O que conhecemos do filósofo cearense está em correlação com temas importados e não propriamente criados, constituindo precisamente um dos méritos da tese de Laerte Ramos de Carvalho o haver mostrado a correspondência com fontes diversas e até, por vezes, de sentido antagónico. Se é certo que o pensamento de Farias Brito radica na realidade histórica brasileira, cultural e política, não é menos certo que a sua problemática metafisica não se explica sem as limitações do materialismo e do positivismo, postas a claro tão vigorosamente por Lange, na História do Materialismo, e sem o largo crédito concedido à Psicologia, no último quartel do século passado, como ciência natural do espírito e fundamentadora da própria Filosofia. Sem o concurso destas correntes não é compreensível e muito menos explicável o intento de Farias Brito de fundar uma metafísica naturalista, isto é, uma metafísica que sem repudiar os dados da ciência natural restaurasse as condições teóricas da justificação de um ideário ético-religioso.
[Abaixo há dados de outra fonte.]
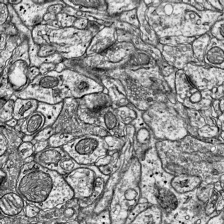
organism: Mouse
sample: Visual Cortex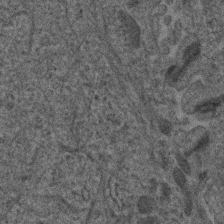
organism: Human
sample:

O mundo interior, agora reeditado, sendo testemunho vivo de uma reflexão filosófica capacitada e cônscia, não é produto de uma problemática pessoal. O próprio Barreto Filho tocou num dos pontos fundamentais quando escreveu que «através da Psicologia concebida como ciência do espírito, o que se visa aqui é diretamente o problema ontológico: procede-se à pesquisa, ao modo kantiano, do estofo interno do real, penetrando as aparências da fenomenalidade».
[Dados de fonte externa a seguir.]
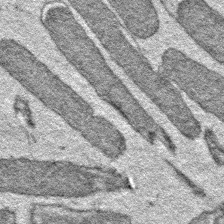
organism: E. coli
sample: E. Coli Bacteria

Sem tocar, ao de leve que seja, na indagação das fontes, nas quais, aliás, se tem de incluir a influência dos juízos de Desiré Nolen, principalmente acerca do idealismo alemão post-kantiano, em La critique de Kant et la métaphysique de Leibniz. Histoire et théorie de leurs rapports (Paris, 1875), nem por isso deixa de ser transparente que O mundo interior caminha por sulcos abertos pela filosofia kantiana e continuados por Schopenhauer , principalmente no livro II, que constitui quase todo o volume: «Questão fundamental: "a coisa em si" e os fenómenos». O próprio problema capital deste livro não se compreende fora do kantismo: se o ser do sujeito é independente do ser do objeto, se o Homem é puro sujeito e o Universo um sistema de relações independentes do sujeito mas que ele pensa, compreende-se que somente a razão prática possa superar a dualidade impenetrável do mundo inteligível. É o que transparece do período final de O mundo Interior: «... Na filosofia, quer esta seja considerada em seu sentido restrito, como ciência do espírito, quer em seu sentido mais amplo, como solução ou tentativa de solução do problema da universal existência, — de toda a forma, a verdade fundamental, a verdade que é o centro de todo o trabalho do espírito e o princípio mesmo do método, é ainda e será talvez sempre a que se encerra no velho preceito socrático: Conhece-te a ti mesmo».

Estas observações não diminuem o mérito de Farias Brito, cuja obra, como escreve justamente Barreto Filho, «é um inestimável depósito de ideias, que deverá ser posto em rendimento», nem corrigem o ilustre prefaciador da nova edição de O mundo interior. Somente servem de justificação ao nosso desejo de ver prosseguir em ritmo acelerado o empreendimento do Instituto Nacional do Livro e o nosso anelo de uma edição integral dos escritos de Farias Brito. O pensador cearense merece esta consagração e a história das ideias no Brasil só tem a lucrar com ela.